In summary, Glucosamine 1500 containing glucosamine and boron provides important and positive influences on the health of the bone and joint. Glucosamine is an amino sugar used to create glycosaminoglycans and synovial fluid that keep the joints cushioned and well lubricated. It is important for the maintenance of the structure and function of cartilage in the joints of the body.
Glucosamine Sulphate 1500mg
Boron (chelate) 1mg
This product contains tabletting aids and coating colour.
Adults: Take 1 tablet daily with food, or as professionally recommended.
Seek professional health advice if pregnant, lactating, suffering from a medical condition, taking medication, experiencing seafood allergies, or a child before supplementing. In rare cases, glucosamine may cause gastrointestinal discomfort.
D’Ambrosio E., Casa B., Bompani R., Scali G., Scali M., Glucosamine Sulphate: A Controlled Clinical Investigation in Arthrosis, Pharmatherapeutica, 1981; 2(8): 504-8.

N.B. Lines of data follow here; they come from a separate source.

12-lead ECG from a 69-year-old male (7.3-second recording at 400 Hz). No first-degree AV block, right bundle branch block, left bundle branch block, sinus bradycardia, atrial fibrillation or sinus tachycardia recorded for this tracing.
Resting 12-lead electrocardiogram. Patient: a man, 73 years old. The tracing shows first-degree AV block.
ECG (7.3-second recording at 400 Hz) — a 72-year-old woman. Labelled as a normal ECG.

GNC Healthnotes: www.gnc.com
McCarthy M.F., Enhanced synovial production of hyaluronic acid may explain rapid clinical response to high-dose glucosamine in osteoarthritis, Med Hypotheses. 1998 Jun; 50 (6): 507-10.

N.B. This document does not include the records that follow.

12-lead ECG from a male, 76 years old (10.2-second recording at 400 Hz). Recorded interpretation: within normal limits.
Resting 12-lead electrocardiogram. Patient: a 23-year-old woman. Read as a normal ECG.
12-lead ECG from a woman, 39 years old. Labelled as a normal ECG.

Newnham R.E., Essentiality of boron for healthy bones and joints, Environ Health Perspect. 1994 Nov; 102 Suppl 7: 83-5.
Persiani S., Roda E., Rovati L.C., Locatelli M., Giacovelli G., Roda A., Glucosamine oral bioavailability and plasma pharmacokinetics after increasing doses of crystalline glucosamine sulphate in man, Osteoarthritis Cartilage. 2005 Dec; 13 (12): 1041-9. Epub 2005 Sep 13.
Reavley N., The New Encyclopedia of Vitamins, Minerals, Supplements and Herbs, Bookman Press, Melbourne, 1998.
Ruane R., Griffiths P., Glucosamine therapy compared to ibuprofen for joint pain, Br J Community Nurs. 2002 mar; 7 (3): 148-52.
Vidal Y., Plana R.R., Karzel K., Glucosamine: its value for the metabolism of articular cartilage. 1. Biochemistry of proteoglycans, studies on in-vitro cultures of embryonal mouse fibroblasts and bone germs, Fortschr Med. 1980 Apr 17; 98 (15): 557-62.